Molecular Variability of TLS - CHOP Structure Shows No Significant Impact on the Level of Adipogenesis: A Comparative Ultrastructural and RT-PCR Analysis of 14 Cases of Myxoid/Round Cell Liposarcomas

Abstract

A specific TLS-CHOP fusion gene derived from the t(12;16) is present in at least 95% of myxoid/round cell liposarcomas (MLS). Rare cases of MLS show a variant t(12;22) translocation, resulting in EWS-CHOP fusion gene. The CHOP gene encodes a leucine-zipper transcription factor, which is implicated in both oncogenic transformation and inhibition of adipogenesis. To examine whether the molecular variability of TLS-CHOP or EWS-CHOP fusion transcript structure is associated with the degree of inhibition of adipogenesis, a comparative ultrastructural and RT-PCR-based analysis of 14 MLS was performed. The specimens consisted of 9 primary, 2 locally recurrent tumors, and one representative sample each from 3 patients with multifocal soft tissue metastases. Histologically, there were 8 high-grade and 6 low-grade MLS using 5% round cell (RC) component as the cutoff point. By RT-PCR assay there were 13 cases with TLS-CHOP fusion transcripts: 7 cases of type 5-2 (known as type II), 4 cases of type 7-2 (known as type I),1 case of type 8-2 (known as type III), and 1 unique case of type 6-2.The remaining 1 case showed an EWS-CHOP fusion transcript.

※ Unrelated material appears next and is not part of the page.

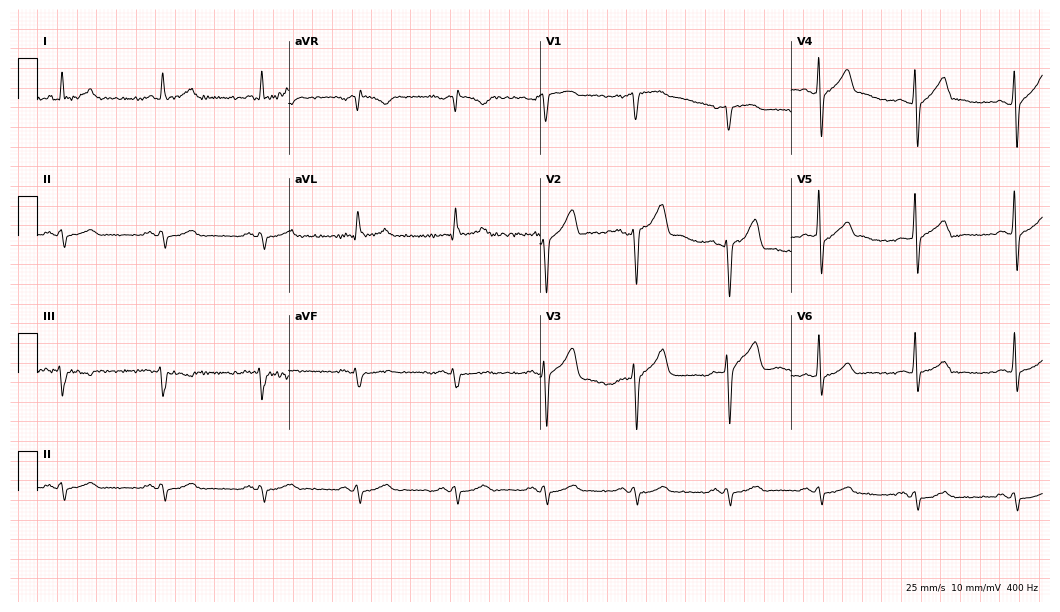
Resting 12-lead electrocardiogram (10.2-second recording at 400 Hz). Patient: a 53-year-old male. None of these six findings is recorded: first-degree AV block, right bundle branch block, left bundle branch block, sinus bradycardia, atrial fibrillation, sinus tachycardia.
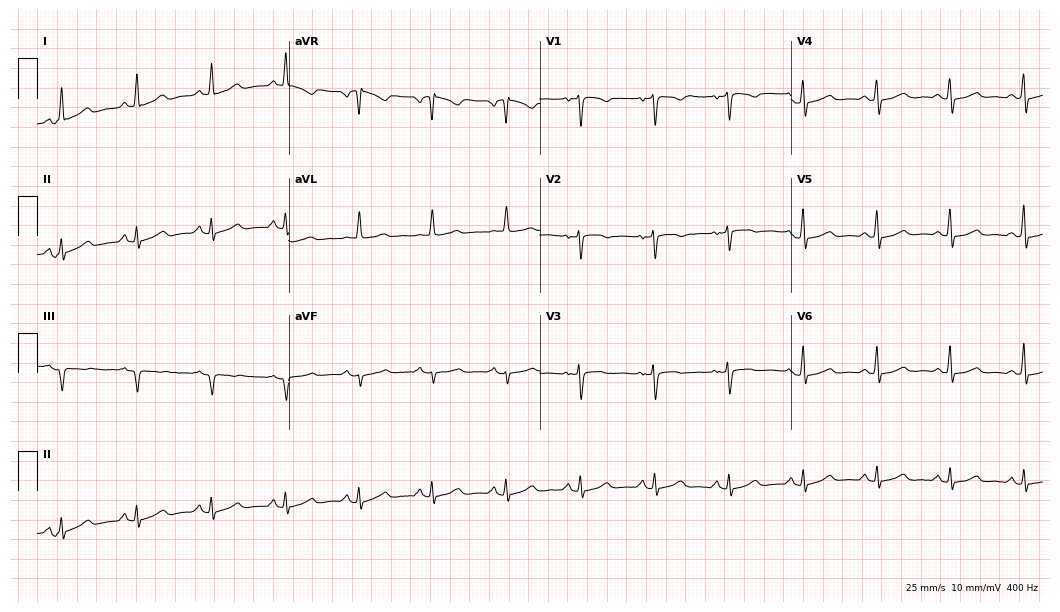
12-lead ECG (10.2-second recording at 400 Hz) from a female, 54 years old. Screened for six findings — first-degree AV block, right bundle branch block, left bundle branch block, sinus bradycardia, atrial fibrillation, sinus tachycardia — none is recorded. Findings outside these six are not listed.

Ultrastructural examination revealed that tumor cells were composed of a moderate-to-predominant proportion of well-formed lipoblasts in 4 cases, while in 6 cases such lipoblasts were very scant.The remaining 4 tumors were arrested in the stage of transitional cells. The heterogeneity of TLS-CHOP fusion transcript showed no apparent impact on adipogenesis, since both TLS-CHOP type I and II cases could randomly display various levels of lipoblastic differentiation. Furthermore, the 4 cases without definite lipoblasts showed no preference for any specific fusion variants and consisted of one each of TLS-CHOP subtypes. In addition, the fusion transcript variants did not correlate with other ultrastructural features, such as the presence and amount of glycogen, mitochondria, rough endoplasmic reticulum, vimentin-like intermediate filaments, and external lamina. However, there appeared to have a trend suggesting the predilections of glycogen particles and vimentin-like intermediate filaments in primitive mesenchymal cells and/or transitional cells. These findings cannot substantiate the hypothesis that the molecular variability of fusion transcripts has a biological impact on adipogenesis of MLS, and other factors might be implicated in their level of differentiation.